■ EXERCISE DESCRIPTION: Among the lines of the records below, copy those that hold the word "рисую".

■ Saved entries:
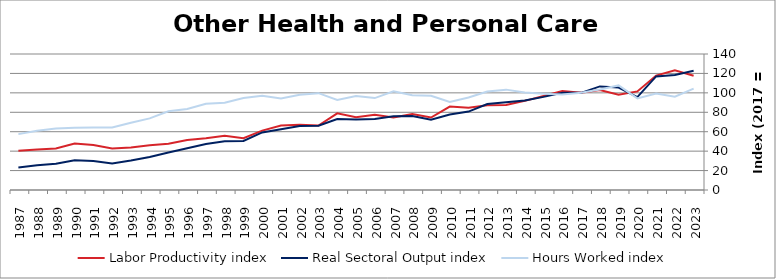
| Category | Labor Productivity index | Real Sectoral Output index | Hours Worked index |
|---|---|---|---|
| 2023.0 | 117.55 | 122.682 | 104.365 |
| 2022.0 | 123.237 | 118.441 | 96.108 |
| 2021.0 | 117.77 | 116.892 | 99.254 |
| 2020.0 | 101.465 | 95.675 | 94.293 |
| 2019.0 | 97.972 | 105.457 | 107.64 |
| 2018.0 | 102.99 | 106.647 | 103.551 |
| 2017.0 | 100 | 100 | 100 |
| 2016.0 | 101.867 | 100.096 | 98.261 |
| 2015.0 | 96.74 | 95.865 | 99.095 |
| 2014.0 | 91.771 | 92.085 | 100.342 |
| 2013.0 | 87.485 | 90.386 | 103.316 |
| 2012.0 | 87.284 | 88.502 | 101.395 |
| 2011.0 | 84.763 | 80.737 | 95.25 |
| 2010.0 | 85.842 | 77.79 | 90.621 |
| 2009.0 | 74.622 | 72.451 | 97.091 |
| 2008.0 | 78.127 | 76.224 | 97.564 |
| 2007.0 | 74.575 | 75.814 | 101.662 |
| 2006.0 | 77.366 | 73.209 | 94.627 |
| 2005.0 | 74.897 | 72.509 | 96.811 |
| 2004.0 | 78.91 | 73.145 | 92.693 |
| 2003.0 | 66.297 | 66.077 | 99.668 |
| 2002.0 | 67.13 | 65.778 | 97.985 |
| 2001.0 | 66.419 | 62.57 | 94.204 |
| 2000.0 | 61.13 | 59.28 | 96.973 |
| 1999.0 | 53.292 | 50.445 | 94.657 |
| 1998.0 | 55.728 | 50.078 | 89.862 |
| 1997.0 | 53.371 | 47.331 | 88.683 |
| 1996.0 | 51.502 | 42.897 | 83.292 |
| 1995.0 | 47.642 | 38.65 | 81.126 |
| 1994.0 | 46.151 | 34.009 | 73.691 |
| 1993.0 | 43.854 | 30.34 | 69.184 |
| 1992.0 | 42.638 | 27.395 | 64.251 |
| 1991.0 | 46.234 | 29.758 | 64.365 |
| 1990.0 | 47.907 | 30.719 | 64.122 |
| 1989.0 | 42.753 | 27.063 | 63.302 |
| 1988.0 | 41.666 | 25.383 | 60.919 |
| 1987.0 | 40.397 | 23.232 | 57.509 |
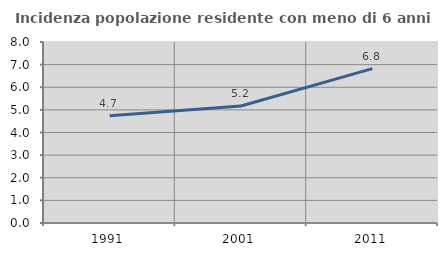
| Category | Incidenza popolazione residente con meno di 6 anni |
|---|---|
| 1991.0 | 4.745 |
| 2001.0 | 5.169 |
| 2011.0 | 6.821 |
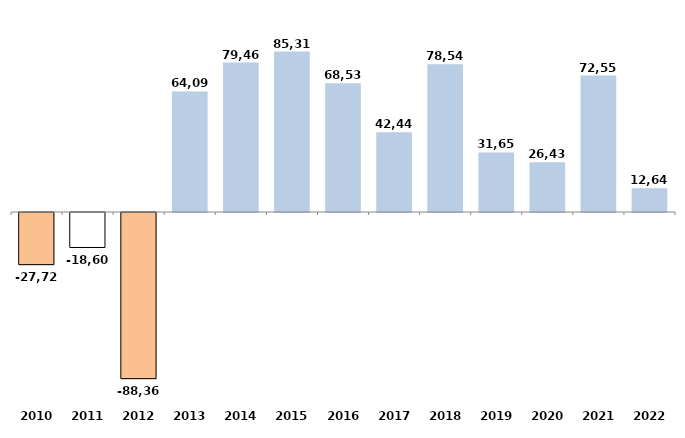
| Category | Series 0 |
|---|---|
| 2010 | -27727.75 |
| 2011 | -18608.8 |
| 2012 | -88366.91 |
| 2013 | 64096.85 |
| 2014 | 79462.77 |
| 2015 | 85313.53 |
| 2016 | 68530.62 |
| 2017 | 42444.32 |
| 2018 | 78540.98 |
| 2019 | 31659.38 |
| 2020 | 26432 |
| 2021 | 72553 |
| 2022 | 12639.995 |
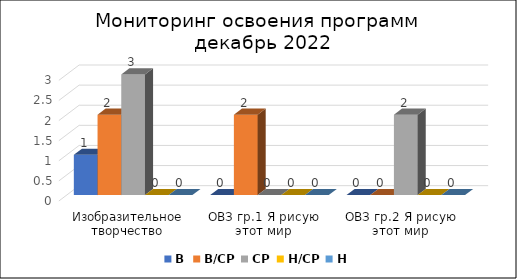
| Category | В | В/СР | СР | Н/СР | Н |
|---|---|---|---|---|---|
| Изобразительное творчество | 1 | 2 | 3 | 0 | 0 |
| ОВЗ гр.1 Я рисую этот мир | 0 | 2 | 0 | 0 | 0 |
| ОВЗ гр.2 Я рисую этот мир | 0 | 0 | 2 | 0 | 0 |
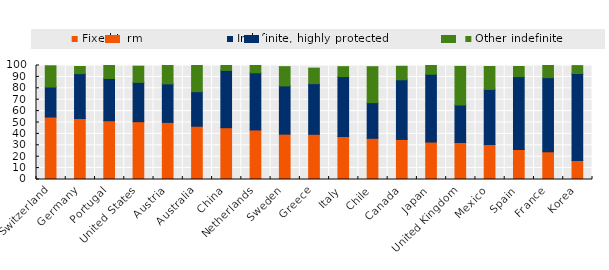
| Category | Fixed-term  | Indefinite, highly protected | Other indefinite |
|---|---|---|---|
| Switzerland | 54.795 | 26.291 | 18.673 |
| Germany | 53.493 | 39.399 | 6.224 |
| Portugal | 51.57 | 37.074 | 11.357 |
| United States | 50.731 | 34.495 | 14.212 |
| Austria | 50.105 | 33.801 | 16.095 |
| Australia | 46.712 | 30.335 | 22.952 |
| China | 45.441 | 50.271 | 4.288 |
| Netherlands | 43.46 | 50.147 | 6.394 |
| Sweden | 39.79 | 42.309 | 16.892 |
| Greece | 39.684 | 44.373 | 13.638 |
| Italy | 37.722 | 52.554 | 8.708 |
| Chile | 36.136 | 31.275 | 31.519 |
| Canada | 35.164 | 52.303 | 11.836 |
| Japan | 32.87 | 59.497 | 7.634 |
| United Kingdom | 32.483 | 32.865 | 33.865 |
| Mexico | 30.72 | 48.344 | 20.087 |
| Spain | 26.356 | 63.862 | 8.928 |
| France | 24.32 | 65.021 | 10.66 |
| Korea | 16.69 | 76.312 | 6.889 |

■ OUTPUT FOR THIS TASK:
| ОВЗ гр.1 Я рисую этот мир | 0 | 2 | 0 | 0 | 0 |
| ОВЗ гр.2 Я рисую этот мир | 0 | 0 | 2 | 0 | 0 |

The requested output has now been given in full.